Ali Syed A, Zaidi Sayyed K, Dacwag Caroline S, Salma Nunciada, Young Daniel W, Shakoori Abdul R, Montecino Martin A, Lian Jane B, van Wijnen Andre J, Imbalzano Anthony N, Stein Gary S, Stein Janet L
Department of Cell Biology and Cancer Center, University of Massachusetts Medical School, 55 Lake Avenue North, Worcester, MA 01655, USA.
Proc Natl Acad Sci U S A. 2008 May 6;105(18):6632-7. doi: 10.1073/pnas.0800970105. Epub 2008 Apr 29.
Ribosomal RNA (rRNA) genes are down-regulated during osteogenesis, myogenesis, and adipogenesis, necessitating a mechanistic understanding of interrelationships between growth control and phenotype commitment. Here, we show that cell fate-determining factors [MyoD, myogenin (Mgn), Runx2, C/EBPbeta] occupy rDNA loci and suppress rRNA expression during lineage progression, concomitant with decreased rRNA expression and reciprocal loss of occupancy by c-Myc, a proliferation-specific activator of rRNA transcription. We find interaction of phenotypic factors with the polymerase I activator upstream binding factor UBF-1 at interphase nucleoli, and this interaction is epigenetically retained on mitotic chromosomes at nucleolar organizing regions. Ectopic expression and RNA interference establish that MyoD, Mgn, Runx2, and C/EBPbeta each functionally suppress rRNA genes and global protein synthesis. We conclude that epigenetic control of ribosomal biogenesis by lineage-specific differentiation factors is a general developmental mechanism for coordinate control of cell growth and phenotype.

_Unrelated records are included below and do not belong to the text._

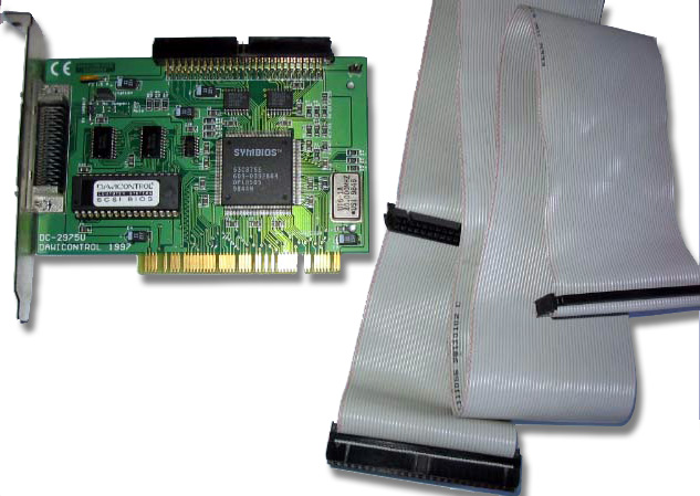 SCSI-3 DC-2975U Controller von Dawi Control mit Symbios Logic Chipsatz, 50-Pin SCSI Kabel für interne Geräte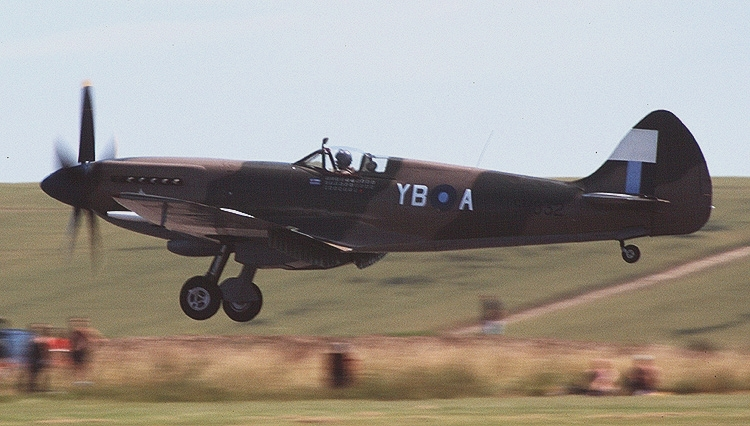 ybacropshp2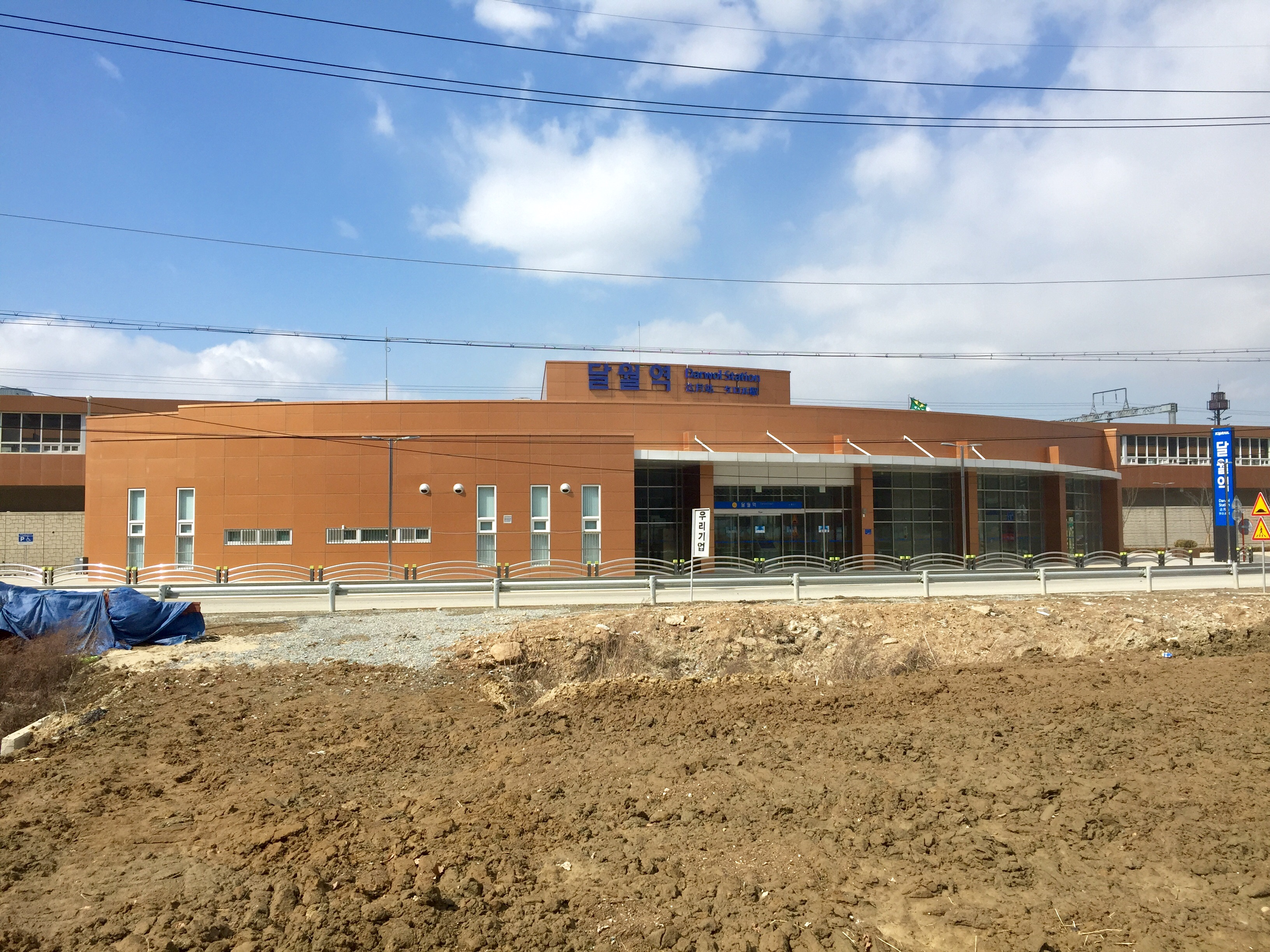 수인선 달월역 역사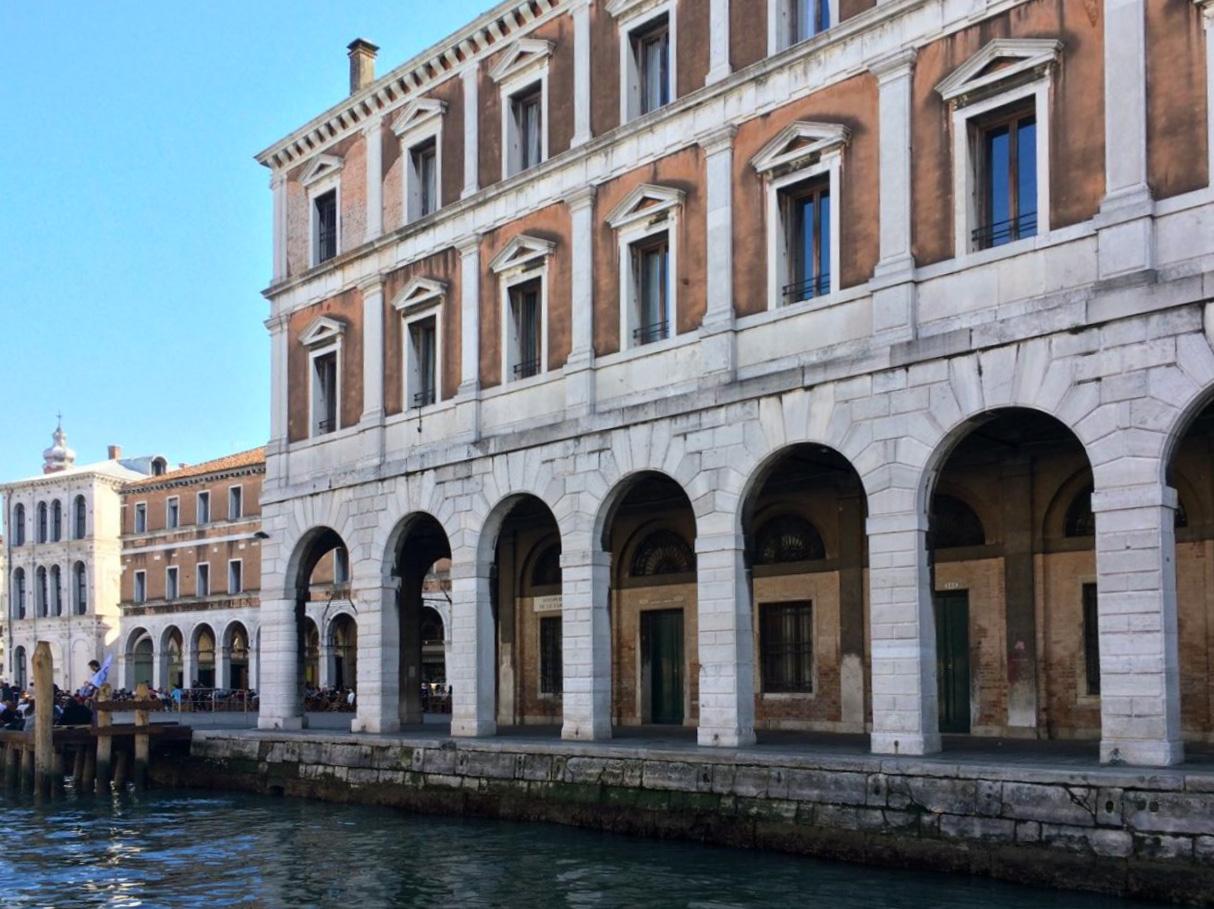 Fabbriche Nuove di Rialto - Fabbriche Nove di Rialto. Venice

核糖体RNA(rRNA)基因在骨生成、肌生成和脂肪生成过程中表达下调,因此需要从机制上理解生长控制与表型决定之间的相互关系。在此,我们表明细胞命运决定因子[肌分化因子(MyoD)、肌细胞生成素(Mgn)、Runx2、C/EBPβ]在谱系进展过程中占据rDNA位点并抑制rRNA表达,同时rRNA表达降低,而rRNA转录的增殖特异性激活因子c-Myc的占据情况则相反。我们发现表型因子与间期核仁处的聚合酶I激活因子上游结合因子UBF-1相互作用,并且这种相互作用在有丝分裂染色体的核仁组织区被表观遗传保留。异位表达和RNA干扰表明,MyoD、Mgn、Runx2和C/EBPβ各自在功能上抑制rRNA基因和整体蛋白质合成。我们得出结论,谱系特异性分化因子对核糖体生物合成的表观遗传控制是协调细胞生长和表型的一般发育机制。